- Exercise description
Set down all of the data exactly. Pictures stay out of the copy.

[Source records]
========

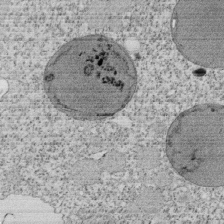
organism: Tetrahymena
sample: Cilia in tetrahymena
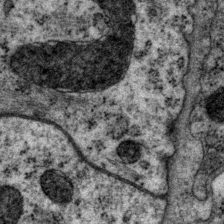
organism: P. pacificus
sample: Pharynx
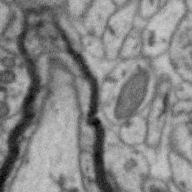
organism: Zebra finch
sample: Brain
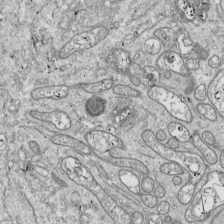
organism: Drosophila
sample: Cell division; meiosis; drosophila spermatocytes
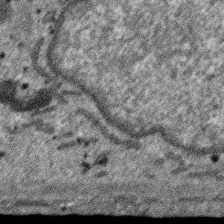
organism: Human
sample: Lung epithelial cells infected with SARS-CoV-2
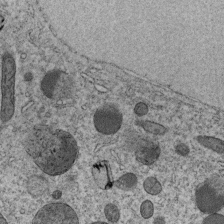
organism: C. elegans
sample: C. elegans embryo early stage
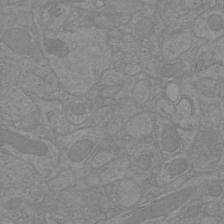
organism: Mouse
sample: Cortical neurons
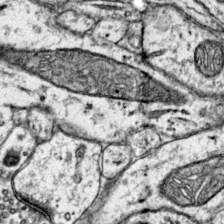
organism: Mouse
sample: Primary visual cortex
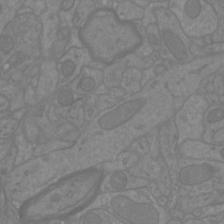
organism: Mouse
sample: Cortical neurons
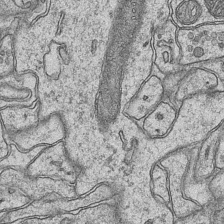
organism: Mouse
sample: CA1 Hippocampus
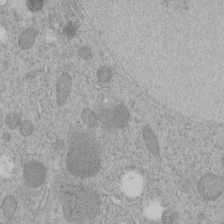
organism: C. elegans
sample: C. elegans embryo early stage
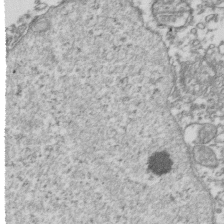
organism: Human
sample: Activated Jurkat CD4+ T cells
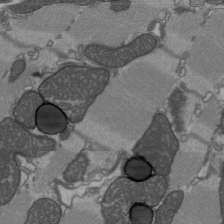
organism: C57BL Mouse
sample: Heart
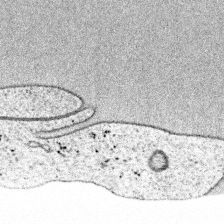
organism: Human
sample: HeLa cells
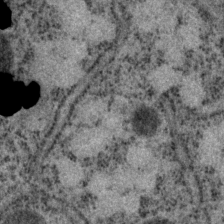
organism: P. pacificus
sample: Pharynx
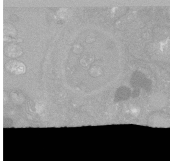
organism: C. elegans
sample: C. elegans oocyte; sperm cells
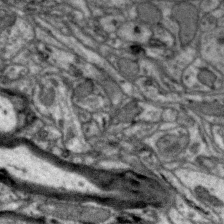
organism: Zebra finch
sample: Brain
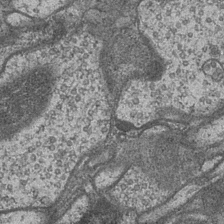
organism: Drosophila
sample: Optic medulla
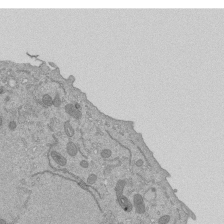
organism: Mouse
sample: ED-1 cell nuclei; centrioles
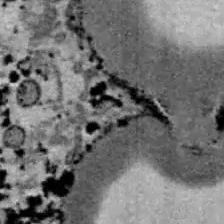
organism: Mouse
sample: Liver from an obese (ob/ob) mouse
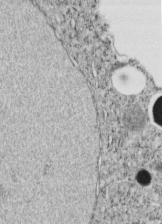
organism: C. elegans
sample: C. elegans embryo early stage
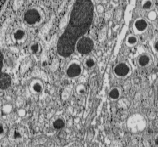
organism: C57BL Mouse
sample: Pancreatic islet
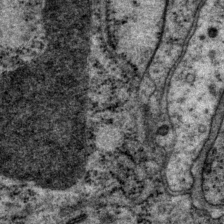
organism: P. pacificus
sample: Pharynx
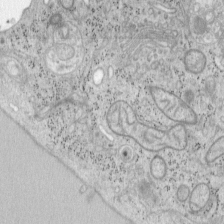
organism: Mouse
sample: OT-I killer T cells with ID8 ovarian cancer cells
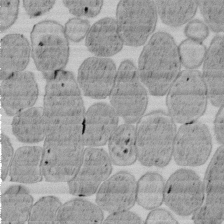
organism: E. coli
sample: Bacterial nucleoid
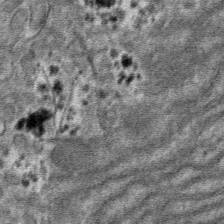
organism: Mouse
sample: Mouse hepatocytes
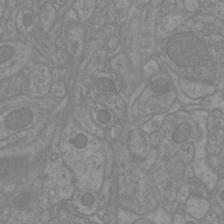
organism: Mouse
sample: Cortical neurons
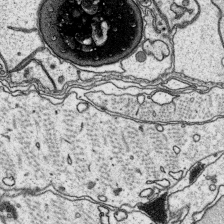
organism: Platynereis dumerilii
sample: Parapodia
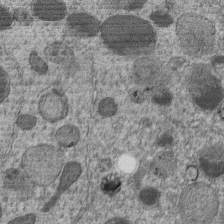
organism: C. elegans
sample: C. elegans embryo early stage
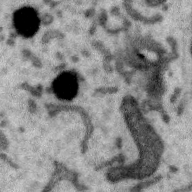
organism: Zebra finch
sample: Brain
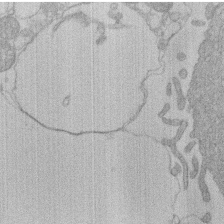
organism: Human
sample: Macrophage cells
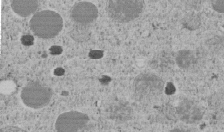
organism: C. elegans
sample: C. elegans embryo early stage
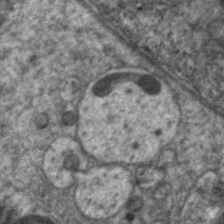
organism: C. elegans
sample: Pharynx
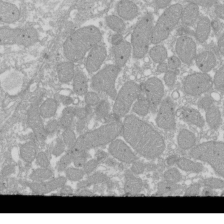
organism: Xenopus
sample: Cilia; centrioles in frog embryo cells
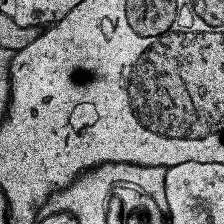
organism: Human
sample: Temporal Lobe
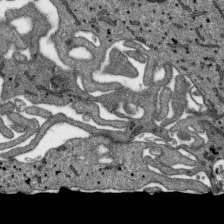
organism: Human
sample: Lung epithelial cells, uninfected (mock) control
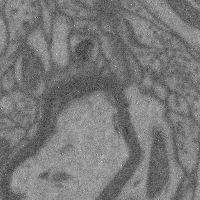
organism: Mouse
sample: Cerebral cortex
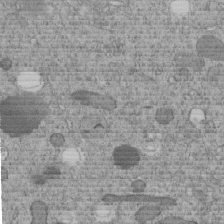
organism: C. elegans
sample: C. elegans embryo early stage
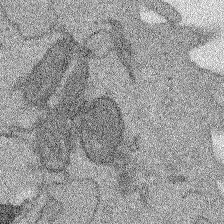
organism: Human
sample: HeLa cells
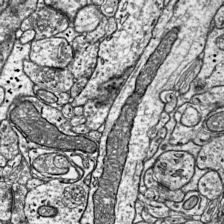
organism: Mouse
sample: Visual Cortex
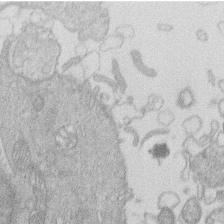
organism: Human
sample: Macrophage cells
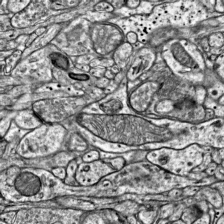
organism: Mouse
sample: Visual Cortex
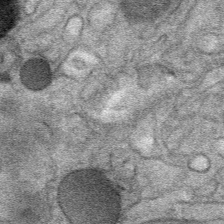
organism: Mouse
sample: Mouse Salivary gland
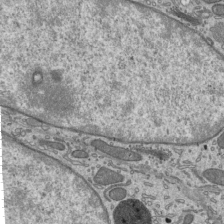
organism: Mouse
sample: Mouse epididymis efferent ductule cilia
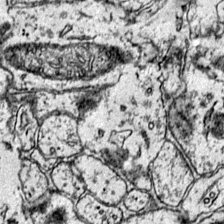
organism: Mouse
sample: Primary visual cortex
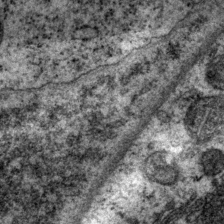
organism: P. pacificus
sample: Pharynx
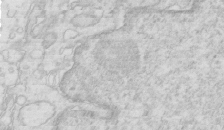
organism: Mouse
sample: Multiciliated cells
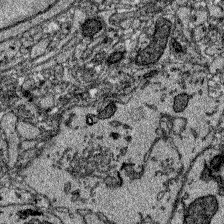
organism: Zebrafish
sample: Larval olfactory bulb
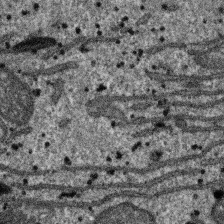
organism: Human
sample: Lung epithelial cells infected with SARS-CoV-2
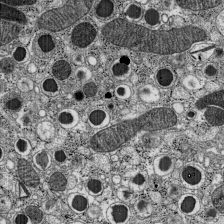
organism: C57BL Mouse
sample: Pancreatic islet
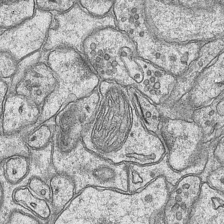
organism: Mouse
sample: CA1 Hippocampus
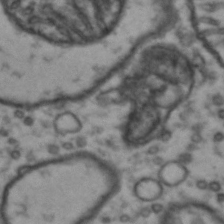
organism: Drosophila
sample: Brain
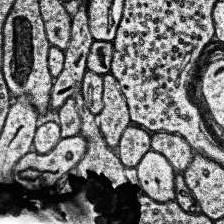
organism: Human
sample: Temporal Lobe
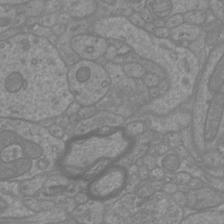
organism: Mouse
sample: Cortical neurons
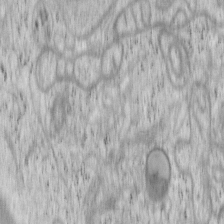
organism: Human
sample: HeLa cells
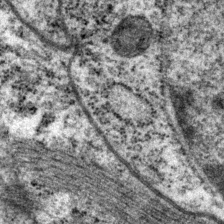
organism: P. pacificus
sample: Pharynx
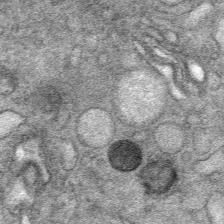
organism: Mouse
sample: Mouse Salivary gland
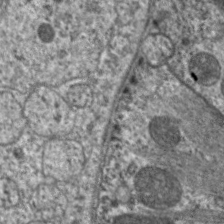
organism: C. elegans
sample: Pharynx
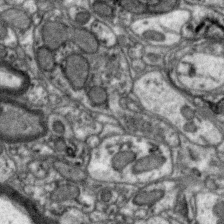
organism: Zebra finch
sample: Brain
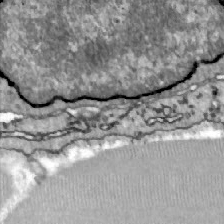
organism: Zebrafish
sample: Actinotrichia fibers
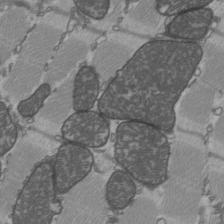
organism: C57BL Mouse
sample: Heart
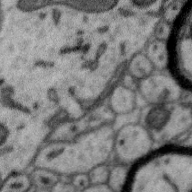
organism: Zebra finch
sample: Brain
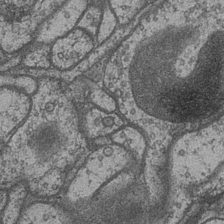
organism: Drosophila
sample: Optic medulla
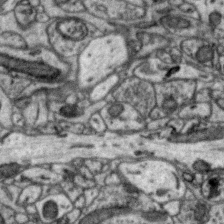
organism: Zebra finch
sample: Brain
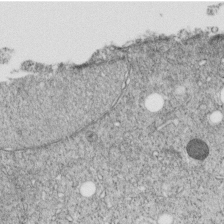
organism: C. elegans
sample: C. elegans embryo early stage
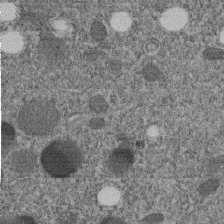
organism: C. elegans
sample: C. elegans embryo early stage
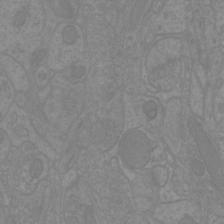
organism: Mouse
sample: Cortical neurons
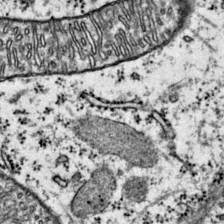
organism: Mouse
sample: Primary visual cortex
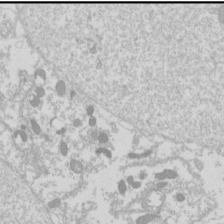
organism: Drosophila
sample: Cell division; meiosis; drosophila spermatocytes
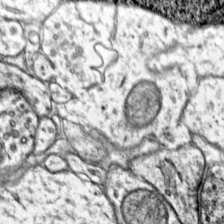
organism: Mouse
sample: Primary visual cortex
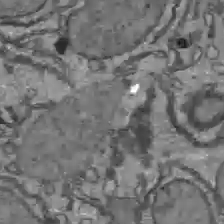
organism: C57BL Mouse
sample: Liver
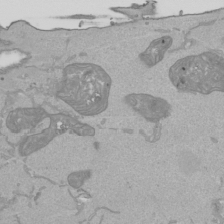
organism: Human
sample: Mitochondria in HCT116 cells
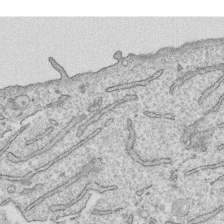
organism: Human
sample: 1205lu cells
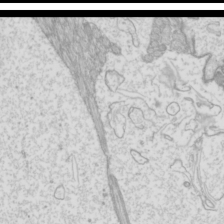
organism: Mouse
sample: Cilia; mouse epididymis
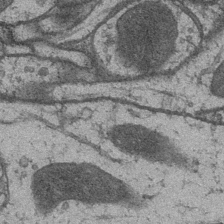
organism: Drosophila
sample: Optic medulla
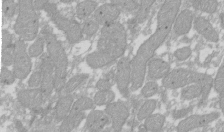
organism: Xenopus
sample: Cilia; centrioles in frog embryo cells
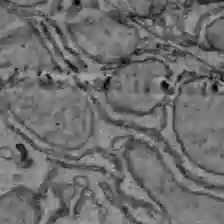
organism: C57BL Mouse
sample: Liver
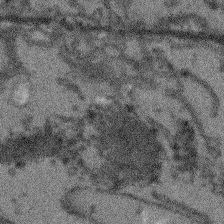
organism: Arabidopsis thaliana
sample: Root tip
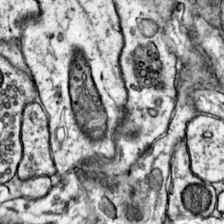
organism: Mouse
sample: Primary visual cortex
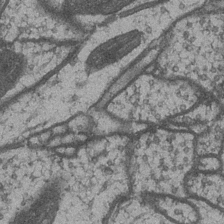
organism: Drosophila
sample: Optic medulla
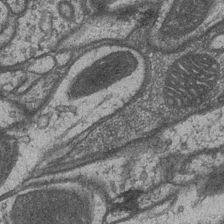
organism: Drosophila
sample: Optic medulla
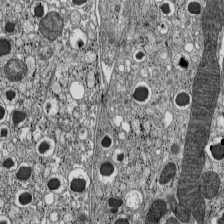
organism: C57BL Mouse
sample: Pancreatic islet
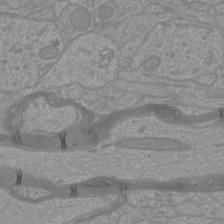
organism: Mouse
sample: Cortical neurons
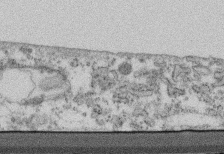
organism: Mouse
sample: Cilia; retinal pigment epithelium
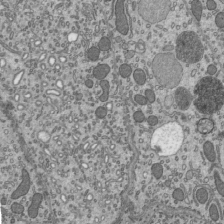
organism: Mouse
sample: Mouse epididymis efferent ductule cilia
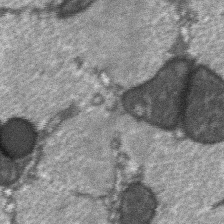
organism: C57BL Mouse
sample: Soleus
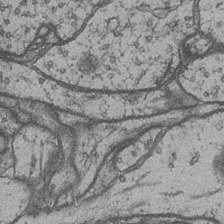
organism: Drosophila
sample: Optic medulla
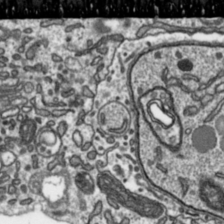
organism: Toxoplasma gondii
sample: Parasites in a vacuole inside a host cell
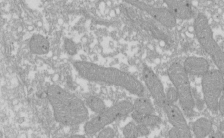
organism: Xenopus
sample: Cilia; centrioles in frog embryo cells
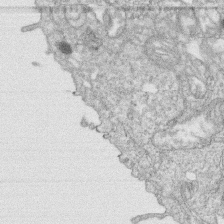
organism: Human
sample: HeLa cell HIV synapse
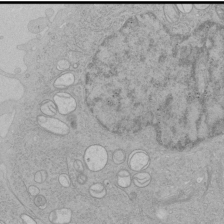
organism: Human
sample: Mitochondria in HCT116 cells
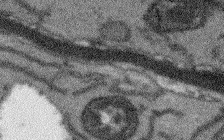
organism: Arabidopsis thaliana
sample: Root tip
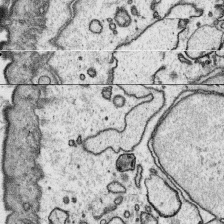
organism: Platynereis dumerilii
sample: Parapodia
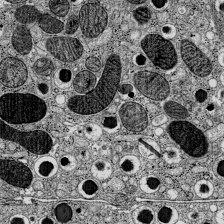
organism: C57BL Mouse
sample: Pancreatic islet
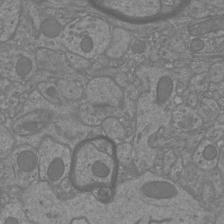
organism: Mouse
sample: Cortical neurons
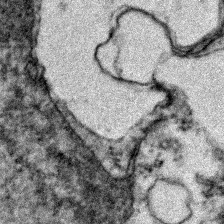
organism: Zebrafish
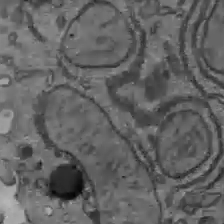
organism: C57BL Mouse
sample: Liver
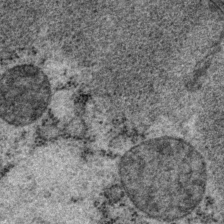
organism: P. pacificus
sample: Pharynx
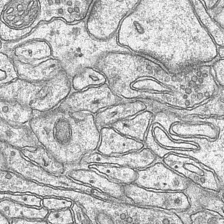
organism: Mouse
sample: CA1 Hippocampus
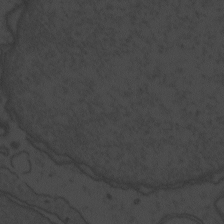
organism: Zebrafish
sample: Macrophage infected with Toxoplasma gondii
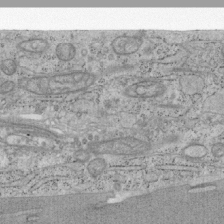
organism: Human
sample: HeLa cells
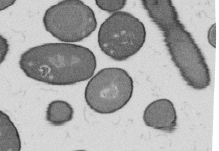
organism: B. subtilis
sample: Bacterial spore
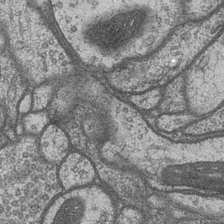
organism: Drosophila
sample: Optic medulla
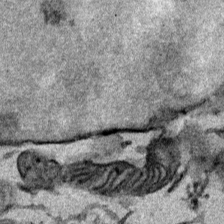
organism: Mouse
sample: Cancer cell death in ED-1 cells
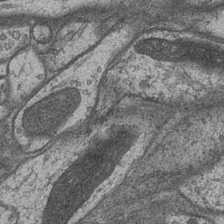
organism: Drosophila
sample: Optic medulla
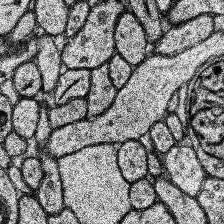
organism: Human
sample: Temporal Lobe
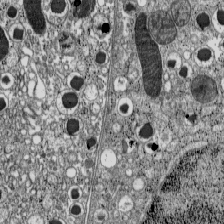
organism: C57BL Mouse
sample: Pancreatic islet
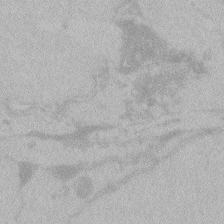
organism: Zebrafish
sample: Macrophage infected with Toxoplasma gondii
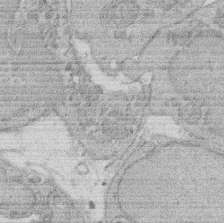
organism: Rat
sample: Salivary granule
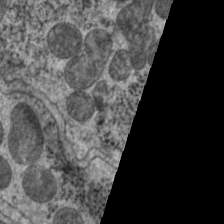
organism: C. elegans
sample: Pharynx
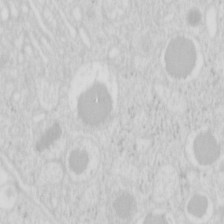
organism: Mouse
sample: Pancreas
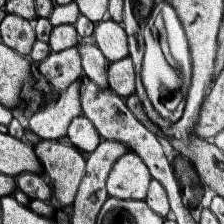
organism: Human
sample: Temporal Lobe
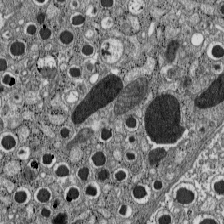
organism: C57BL Mouse
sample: Pancreatic islet
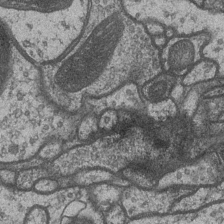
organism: Drosophila
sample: Optic medulla
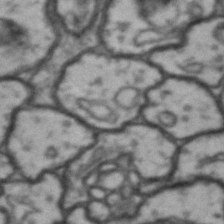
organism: Drosophila
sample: Brain
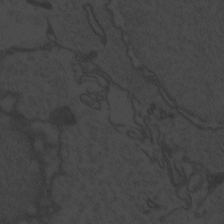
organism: Zebrafish
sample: Macrophage infected with Toxoplasma gondii
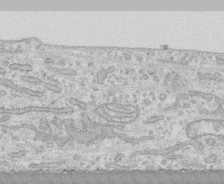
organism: Human
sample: CRL-1474
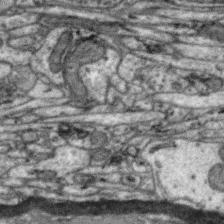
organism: Zebra finch
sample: Brain
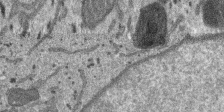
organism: Human
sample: Lung epithelial cells infected with SARS-CoV-2

========

- Solution to the problem
organism: Tetrahymena
sample: Cilia in tetrahymena
organism: P. pacificus
sample: Pharynx
organism: Zebra finch
sample: Brain
organism: Drosophila
sample: Cell division; meiosis; drosophila spermatocytes
organism: Human
sample: Lung epithelial cells infected with SARS-CoV-2
organism: C. elegans
sample: C. elegans embryo early stage
organism: Mouse
sample: Cortical neurons
organism: Mouse
sample: Primary visual cortex
organism: Mouse
sample: Cortical neurons
organism: Mouse
sample: CA1 Hippocampus
organism: C. elegans
sample: C. elegans embryo early stage
organism: Human
sample: Activated Jurkat CD4+ T cells
organism: C57BL Mouse
sample: Heart
organism: Human
sample: HeLa cells
organism: P. pacificus
sample: Pharynx
organism: C. elegans
sample: C. elegans oocyte; sperm cells
organism: Zebra finch
sample: Brain
organism: Drosophila
sample: Optic medulla
organism: Mouse
sample: ED-1 cell nuclei; centrioles
organism: Mouse
sample: Liver from an obese (ob/ob) mouse
organism: C. elegans
sample: C. elegans embryo early stage
organism: C57BL Mouse
sample: Pancreatic islet
organism: P. pacificus
sample: Pharynx
organism: Mouse
sample: OT-I killer T cells with ID8 ovarian cancer cells
organism: E. coli
sample: Bacterial nucleoid
organism: Mouse
sample: Mouse hepatocytes
organism: Mouse
sample: Cortical neurons
organism: Platynereis dumerilii
sample: Parapodia
organism: C. elegans
sample: C. elegans embryo early stage
organism: Zebra finch
sample: Brain
organism: Human
sample: Macrophage cells
organism: C. elegans
sample: C. elegans embryo early stage
organism: C. elegans
sample: Pharynx
organism: Xenopus
sample: Cilia; centrioles in frog embryo cells
organism: Human
sample: Temporal Lobe
organism: Human
sample: Lung epithelial cells, uninfected (mock) control
organism: Mouse
sample: Cerebral cortex
organism: C. elegans
sample: C. elegans embryo early stage
organism: Human
sample: HeLa cells
organism: Mouse
sample: Visual Cortex
organism: Human
sample: Macrophage cells
organism: Mouse
sample: Visual Cortex
organism: Mouse
sample: Mouse Salivary gland
organism: Mouse
sample: Mouse epididymis efferent ductule cilia
organism: Mouse
sample: Primary visual cortex
organism: P. pacificus
sample: Pharynx
organism: Mouse
sample: Multiciliated cells
organism: Zebrafish
sample: Larval olfactory bulb
organism: Human
sample: Lung epithelial cells infected with SARS-CoV-2
organism: C57BL Mouse
sample: Pancreatic islet
organism: Mouse
sample: CA1 Hippocampus
organism: Drosophila
sample: Brain
organism: Human
sample: Temporal Lobe
organism: Mouse
sample: Cortical neurons
organism: Human
sample: HeLa cells
organism: P. pacificus
sample: Pharynx
organism: Mouse
sample: Mouse Salivary gland
organism: C. elegans
sample: Pharynx
organism: Zebra finch
sample: Brain
organism: Zebrafish
sample: Actinotrichia fibers
organism: C57BL Mouse
sample: Heart
organism: Zebra finch
sample: Brain
organism: Drosophila
sample: Optic medulla
organism: Zebra finch
sample: Brain
organism: C. elegans
sample: C. elegans embryo early stage
organism: C. elegans
sample: C. elegans embryo early stage
organism: Mouse
sample: Cortical neurons
organism: Mouse
sample: Primary visual cortex
organism: Drosophila
sample: Cell division; meiosis; drosophila spermatocytes
organism: Mouse
sample: Primary visual cortex
organism: C57BL Mouse
sample: Liver
organism: Human
sample: Mitochondria in HCT116 cells
organism: Human
sample: 1205lu cells
organism: Mouse
sample: Cilia; mouse epididymis
organism: Drosophila
sample: Optic medulla
organism: Xenopus
sample: Cilia; centrioles in frog embryo cells
organism: C57BL Mouse
sample: Liver
organism: Arabidopsis thaliana
sample: Root tip
organism: Mouse
sample: Primary visual cortex
organism: Drosophila
sample: Optic medulla
organism: Drosophila
sample: Optic medulla
organism: C57BL Mouse
sample: Pancreatic islet
organism: Mouse
sample: Cortical neurons
organism: Mouse
sample: Cilia; retinal pigment epithelium
organism: Mouse
sample: Mouse epididymis efferent ductule cilia
organism: C57BL Mouse
sample: Soleus
organism: Drosophila
sample: Optic medulla
organism: Toxoplasma gondii
sample: Parasites in a vacuole inside a host cell
organism: Xenopus
sample: Cilia; centrioles in frog embryo cells
organism: Human
sample: HeLa cell HIV synapse
organism: Human
sample: Mitochondria in HCT116 cells
organism: Arabidopsis thaliana
sample: Root tip
organism: Platynereis dumerilii
sample: Parapodia
organism: C57BL Mouse
sample: Pancreatic islet
organism: Mouse
sample: Cortical neurons
organism: Zebrafish
organism: C57BL Mouse
sample: Liver
organism: P. pacificus
sample: Pharynx
organism: Mouse
sample: CA1 Hippocampus
organism: Zebrafish
sample: Macrophage infected with Toxoplasma gondii
organism: Human
sample: HeLa cells
organism: B. subtilis
sample: Bacterial spore
organism: Drosophila
sample: Optic medulla
organism: Mouse
sample: Cancer cell death in ED-1 cells
organism: Drosophila
sample: Optic medulla
organism: Human
sample: Temporal Lobe
organism: C57BL Mouse
sample: Pancreatic islet
organism: Zebrafish
sample: Macrophage infected with Toxoplasma gondii
organism: Rat
sample: Salivary granule
organism: C. elegans
sample: Pharynx
organism: Mouse
sample: Pancreas
organism: Human
sample: Temporal Lobe
organism: C57BL Mouse
sample: Pancreatic islet
organism: Drosophila
sample: Optic medulla
organism: Drosophila
sample: Brain
organism: Zebrafish
sample: Macrophage infected with Toxoplasma gondii
organism: Human
sample: CRL-1474
organism: Zebra finch
sample: Brain
organism: Human
sample: Lung epithelial cells infected with SARS-CoV-2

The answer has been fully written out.